> **Dataset records**
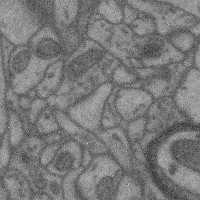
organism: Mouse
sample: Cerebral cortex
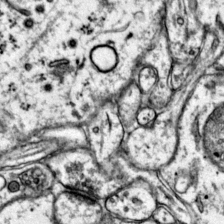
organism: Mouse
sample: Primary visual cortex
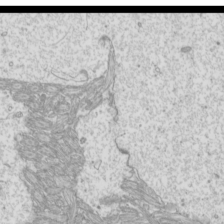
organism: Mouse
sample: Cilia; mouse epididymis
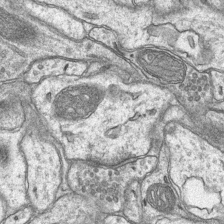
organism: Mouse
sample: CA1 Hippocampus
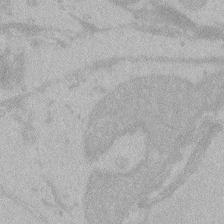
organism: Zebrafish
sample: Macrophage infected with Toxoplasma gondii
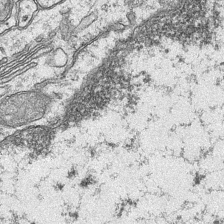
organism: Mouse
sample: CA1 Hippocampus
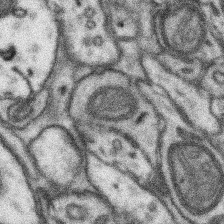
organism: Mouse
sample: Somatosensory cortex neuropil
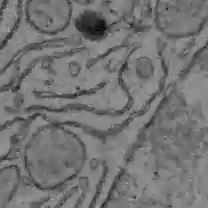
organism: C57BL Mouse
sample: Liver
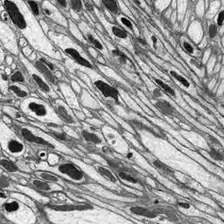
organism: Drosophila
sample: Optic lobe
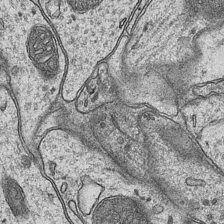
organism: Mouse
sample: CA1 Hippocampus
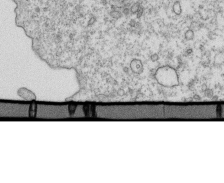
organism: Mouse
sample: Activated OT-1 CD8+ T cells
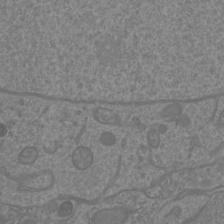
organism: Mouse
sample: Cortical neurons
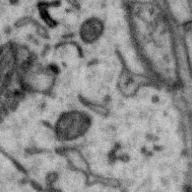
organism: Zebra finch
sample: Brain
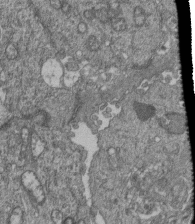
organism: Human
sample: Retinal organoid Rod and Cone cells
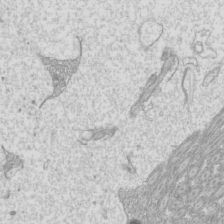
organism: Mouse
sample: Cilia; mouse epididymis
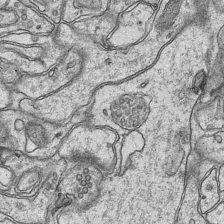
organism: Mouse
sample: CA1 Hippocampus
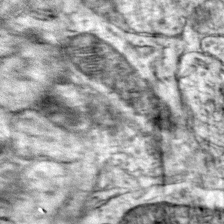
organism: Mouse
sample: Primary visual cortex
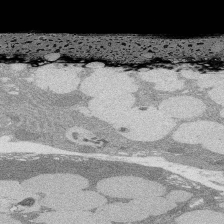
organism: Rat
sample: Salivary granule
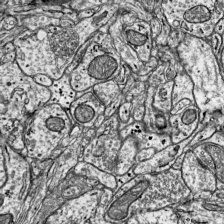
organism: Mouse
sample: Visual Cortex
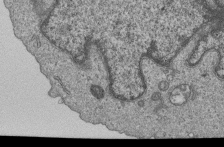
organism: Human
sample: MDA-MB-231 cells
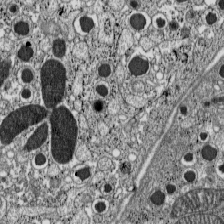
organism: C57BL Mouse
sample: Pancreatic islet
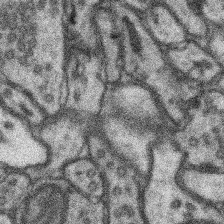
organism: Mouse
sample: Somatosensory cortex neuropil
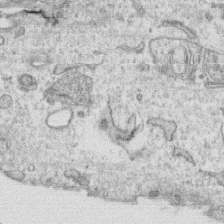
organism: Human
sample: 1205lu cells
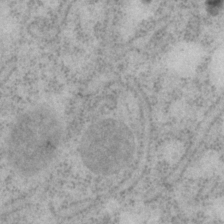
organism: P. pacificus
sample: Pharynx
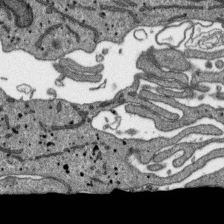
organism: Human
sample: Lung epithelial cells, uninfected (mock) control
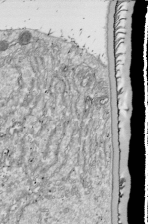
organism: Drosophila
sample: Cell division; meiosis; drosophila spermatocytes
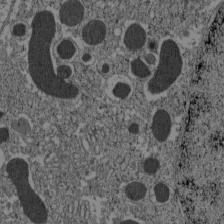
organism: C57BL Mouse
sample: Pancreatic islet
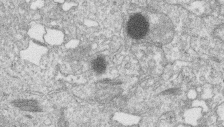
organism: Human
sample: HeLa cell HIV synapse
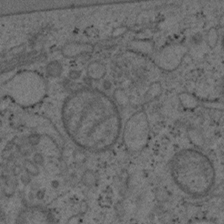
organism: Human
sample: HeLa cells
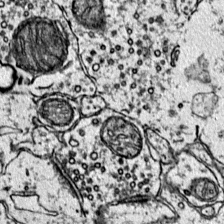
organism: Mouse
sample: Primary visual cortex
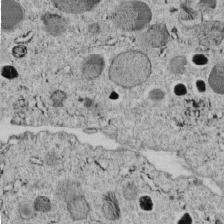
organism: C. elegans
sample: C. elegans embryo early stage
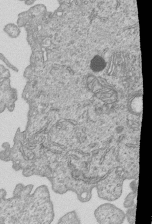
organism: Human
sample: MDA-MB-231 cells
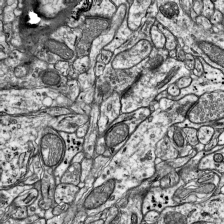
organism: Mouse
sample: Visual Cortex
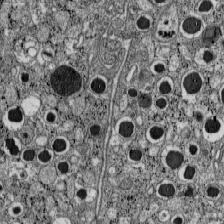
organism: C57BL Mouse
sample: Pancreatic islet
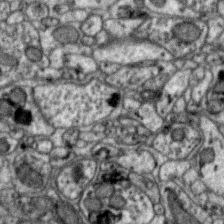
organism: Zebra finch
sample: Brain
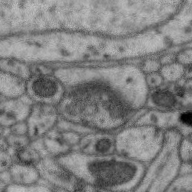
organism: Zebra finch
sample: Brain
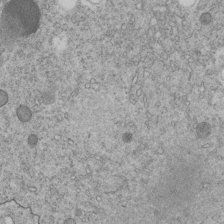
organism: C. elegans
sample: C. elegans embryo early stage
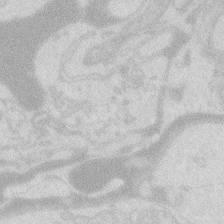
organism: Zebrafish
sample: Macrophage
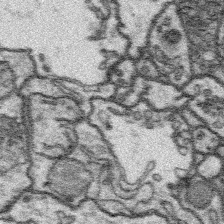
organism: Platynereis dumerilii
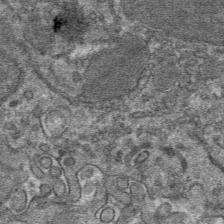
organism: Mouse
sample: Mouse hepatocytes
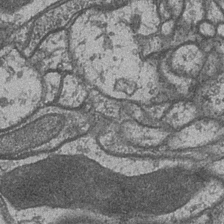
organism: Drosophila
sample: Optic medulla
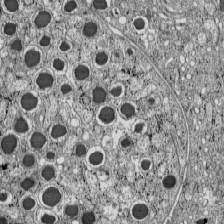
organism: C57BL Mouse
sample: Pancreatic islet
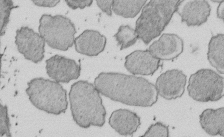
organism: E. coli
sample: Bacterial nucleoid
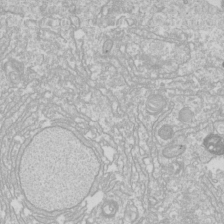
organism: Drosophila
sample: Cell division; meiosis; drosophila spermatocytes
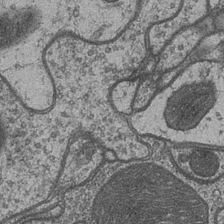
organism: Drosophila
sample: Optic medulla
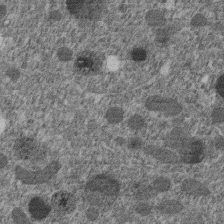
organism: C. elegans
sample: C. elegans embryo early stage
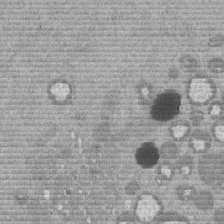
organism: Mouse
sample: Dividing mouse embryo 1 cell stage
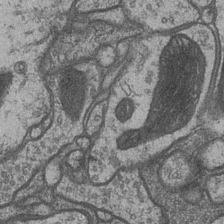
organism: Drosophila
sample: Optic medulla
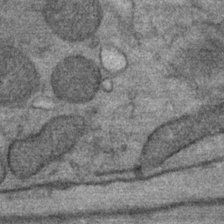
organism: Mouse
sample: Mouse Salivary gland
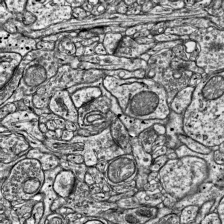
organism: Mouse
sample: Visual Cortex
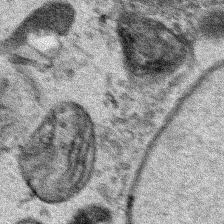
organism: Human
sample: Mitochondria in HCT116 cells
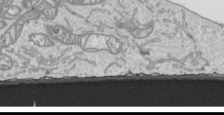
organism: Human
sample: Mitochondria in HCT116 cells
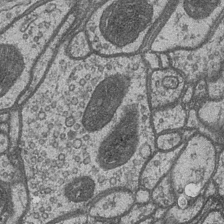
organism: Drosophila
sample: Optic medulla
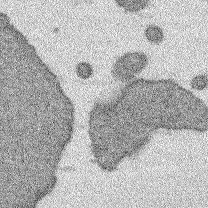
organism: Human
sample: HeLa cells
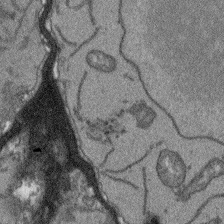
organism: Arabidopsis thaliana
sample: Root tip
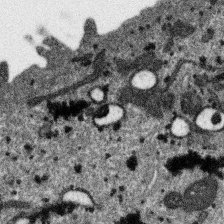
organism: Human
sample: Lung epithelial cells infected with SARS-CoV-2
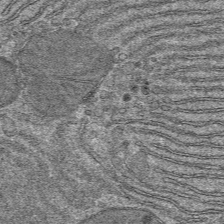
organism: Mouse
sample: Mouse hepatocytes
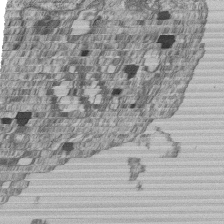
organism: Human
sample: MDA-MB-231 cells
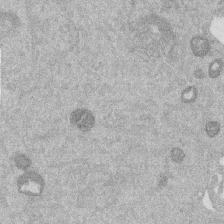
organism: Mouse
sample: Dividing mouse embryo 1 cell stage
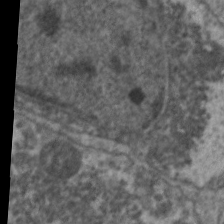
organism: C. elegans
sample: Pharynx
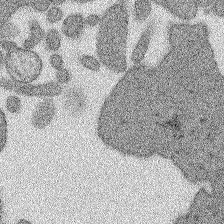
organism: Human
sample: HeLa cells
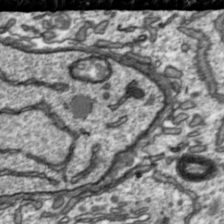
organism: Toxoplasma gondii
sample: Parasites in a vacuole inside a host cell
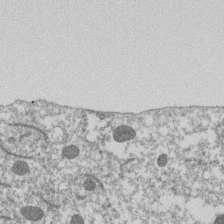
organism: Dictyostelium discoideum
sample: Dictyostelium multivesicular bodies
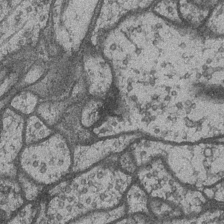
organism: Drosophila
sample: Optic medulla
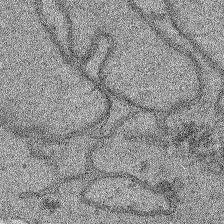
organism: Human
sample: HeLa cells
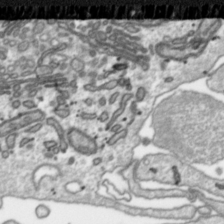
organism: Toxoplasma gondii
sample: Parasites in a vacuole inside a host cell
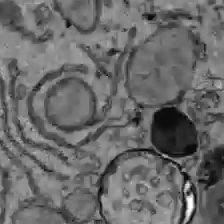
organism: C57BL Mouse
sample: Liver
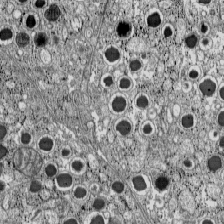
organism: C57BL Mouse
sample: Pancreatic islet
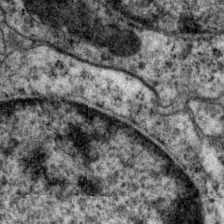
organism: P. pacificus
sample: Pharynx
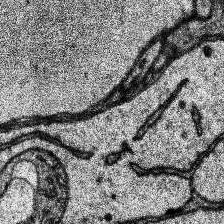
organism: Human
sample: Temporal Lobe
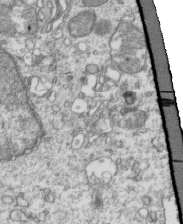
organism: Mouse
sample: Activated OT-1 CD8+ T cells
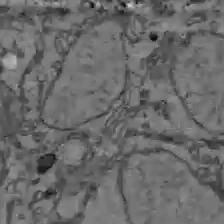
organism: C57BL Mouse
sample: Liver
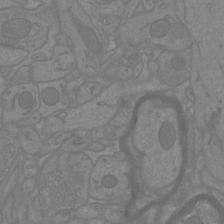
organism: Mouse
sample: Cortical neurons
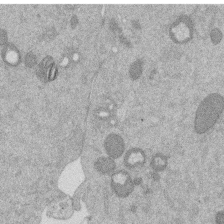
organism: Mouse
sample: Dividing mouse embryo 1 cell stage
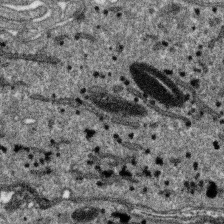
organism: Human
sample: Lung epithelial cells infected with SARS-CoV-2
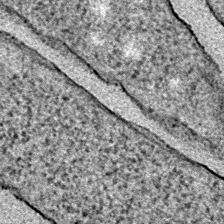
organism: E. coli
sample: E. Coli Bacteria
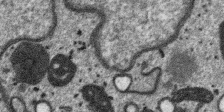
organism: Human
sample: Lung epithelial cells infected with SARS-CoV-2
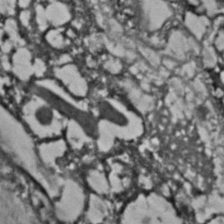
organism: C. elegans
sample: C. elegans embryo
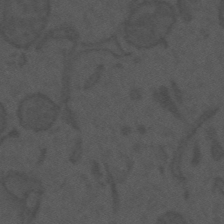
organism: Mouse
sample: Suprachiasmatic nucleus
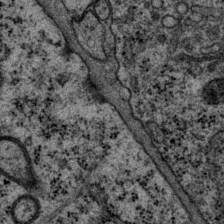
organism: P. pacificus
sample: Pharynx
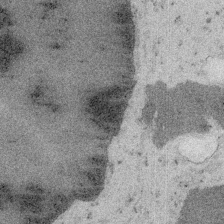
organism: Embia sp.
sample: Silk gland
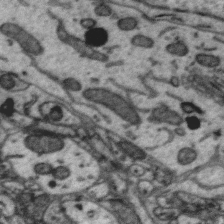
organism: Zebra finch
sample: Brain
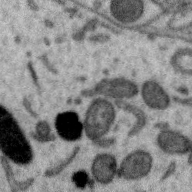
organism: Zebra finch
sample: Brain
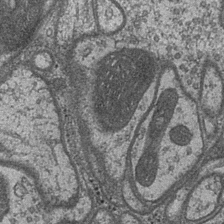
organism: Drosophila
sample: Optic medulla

> **Directions for this task**
Retype each line of the records exactly as it reads; no pictures belong in the copy.

> **Answer to the problem**
organism: Mouse
sample: Cerebral cortex
organism: Mouse
sample: Primary visual cortex
organism: Mouse
sample: Cilia; mouse epididymis
organism: Mouse
sample: CA1 Hippocampus
organism: Zebrafish
sample: Macrophage infected with Toxoplasma gondii
organism: Mouse
sample: CA1 Hippocampus
organism: Mouse
sample: Somatosensory cortex neuropil
organism: C57BL Mouse
sample: Liver
organism: Drosophila
sample: Optic lobe
organism: Mouse
sample: CA1 Hippocampus
organism: Mouse
sample: Activated OT-1 CD8+ T cells
organism: Mouse
sample: Cortical neurons
organism: Zebra finch
sample: Brain
organism: Human
sample: Retinal organoid Rod and Cone cells
organism: Mouse
sample: Cilia; mouse epididymis
organism: Mouse
sample: CA1 Hippocampus
organism: Mouse
sample: Primary visual cortex
organism: Rat
sample: Salivary granule
organism: Mouse
sample: Visual Cortex
organism: Human
sample: MDA-MB-231 cells
organism: C57BL Mouse
sample: Pancreatic islet
organism: Mouse
sample: Somatosensory cortex neuropil
organism: Human
sample: 1205lu cells
organism: P. pacificus
sample: Pharynx
organism: Human
sample: Lung epithelial cells, uninfected (mock) control
organism: Drosophila
sample: Cell division; meiosis; drosophila spermatocytes
organism: C57BL Mouse
sample: Pancreatic islet
organism: Human
sample: HeLa cell HIV synapse
organism: Human
sample: HeLa cells
organism: Mouse
sample: Primary visual cortex
organism: C. elegans
sample: C. elegans embryo early stage
organism: Human
sample: MDA-MB-231 cells
organism: Mouse
sample: Visual Cortex
organism: C57BL Mouse
sample: Pancreatic islet
organism: Zebra finch
sample: Brain
organism: Zebra finch
sample: Brain
organism: C. elegans
sample: C. elegans embryo early stage
organism: Zebrafish
sample: Macrophage
organism: Platynereis dumerilii
organism: Mouse
sample: Mouse hepatocytes
organism: Drosophila
sample: Optic medulla
organism: C57BL Mouse
sample: Pancreatic islet
organism: E. coli
sample: Bacterial nucleoid
organism: Drosophila
sample: Cell division; meiosis; drosophila spermatocytes
organism: Drosophila
sample: Optic medulla
organism: C. elegans
sample: C. elegans embryo early stage
organism: Mouse
sample: Dividing mouse embryo 1 cell stage
organism: Drosophila
sample: Optic medulla
organism: Mouse
sample: Mouse Salivary gland
organism: Mouse
sample: Visual Cortex
organism: Human
sample: Mitochondria in HCT116 cells
organism: Human
sample: Mitochondria in HCT116 cells
organism: Drosophila
sample: Optic medulla
organism: Human
sample: HeLa cells
organism: Arabidopsis thaliana
sample: Root tip
organism: Human
sample: Lung epithelial cells infected with SARS-CoV-2
organism: Mouse
sample: Mouse hepatocytes
organism: Human
sample: MDA-MB-231 cells
organism: Mouse
sample: Dividing mouse embryo 1 cell stage
organism: C. elegans
sample: Pharynx
organism: Human
sample: HeLa cells
organism: Toxoplasma gondii
sample: Parasites in a vacuole inside a host cell
organism: Dictyostelium discoideum
sample: Dictyostelium multivesicular bodies
organism: Drosophila
sample: Optic medulla
organism: Human
sample: HeLa cells
organism: Toxoplasma gondii
sample: Parasites in a vacuole inside a host cell
organism: C57BL Mouse
sample: Liver
organism: C57BL Mouse
sample: Pancreatic islet
organism: P. pacificus
sample: Pharynx
organism: Human
sample: Temporal Lobe
organism: Mouse
sample: Activated OT-1 CD8+ T cells
organism: C57BL Mouse
sample: Liver
organism: Mouse
sample: Cortical neurons
organism: Mouse
sample: Dividing mouse embryo 1 cell stage
organism: Human
sample: Lung epithelial cells infected with SARS-CoV-2
organism: E. coli
sample: E. Coli Bacteria
organism: Human
sample: Lung epithelial cells infected with SARS-CoV-2
organism: C. elegans
sample: C. elegans embryo
organism: Mouse
sample: Suprachiasmatic nucleus
organism: P. pacificus
sample: Pharynx
organism: Embia sp.
sample: Silk gland
organism: Zebra finch
sample: Brain
organism: Zebra finch
sample: Brain
organism: Drosophila
sample: Optic medulla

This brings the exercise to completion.